Diagram showing a digital employee's workday in three phases. Day Init on the left, where the agent loads memory and generates a daily plan. Execution Cycles in the center, where the agent repeatedly retrieves context, reasons and acts through a ReAct loop, and persists results across 50+ interleaved tasks. Day End on the right, where the agent generates a reflection and consolidates experience into long-term memory. Below the diagram, labels show the tiered memory architecture and experiential learning components. — Determine 1. Every day begins with a structured plan and reminiscence loaded from earlier periods. The agent then works via overlapping duties in repeated cycles, storing key outcomes at day’s finish to tell the following session.

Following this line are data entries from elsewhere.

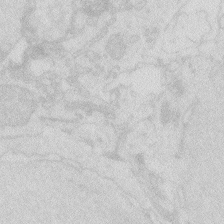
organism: Zebrafish
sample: Macrophage
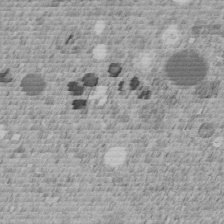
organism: C. elegans
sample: C. elegans embryo early stage
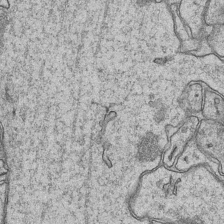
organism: Mouse
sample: CA1 Hippocampus
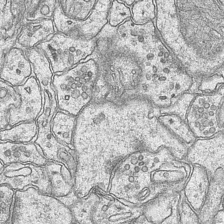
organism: Mouse
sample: CA1 Hippocampus
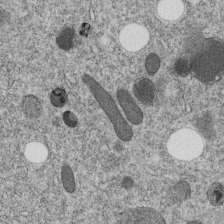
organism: C. elegans
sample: C. elegans embryo early stage
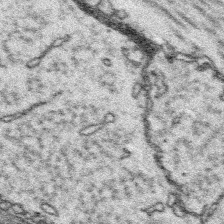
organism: Platynereis dumerilii
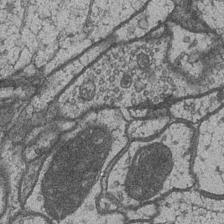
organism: Drosophila
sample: Optic medulla
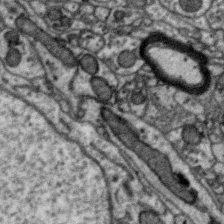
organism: Zebra finch
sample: Brain
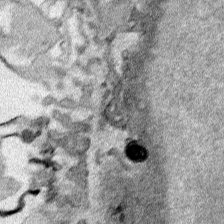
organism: Human
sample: Mitochondria in HCT116 cells
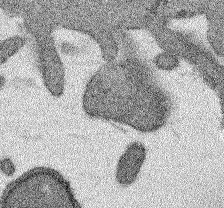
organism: Human
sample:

CORPGEN addresses every of the 4 weaknesses of concurrent job execution—reminiscence overload, cross-task interference, dependency complexity, and reprioritization—in a focused method. Hierarchical planning breaks targets into each day targets after which into moment-to-moment choices, permitting the agent to behave from a structured plan as an alternative of reviewing all out there duties earlier than every step.

Subagents carry out complicated operations like net analysis in remoted contexts, stopping cross-task contamination. A tiered reminiscence system allows selective recall of task-related data reasonably than retaining every little thing in lively context. Adaptive summarization compresses routine observations whereas preserving essential data, holding reminiscence development managed.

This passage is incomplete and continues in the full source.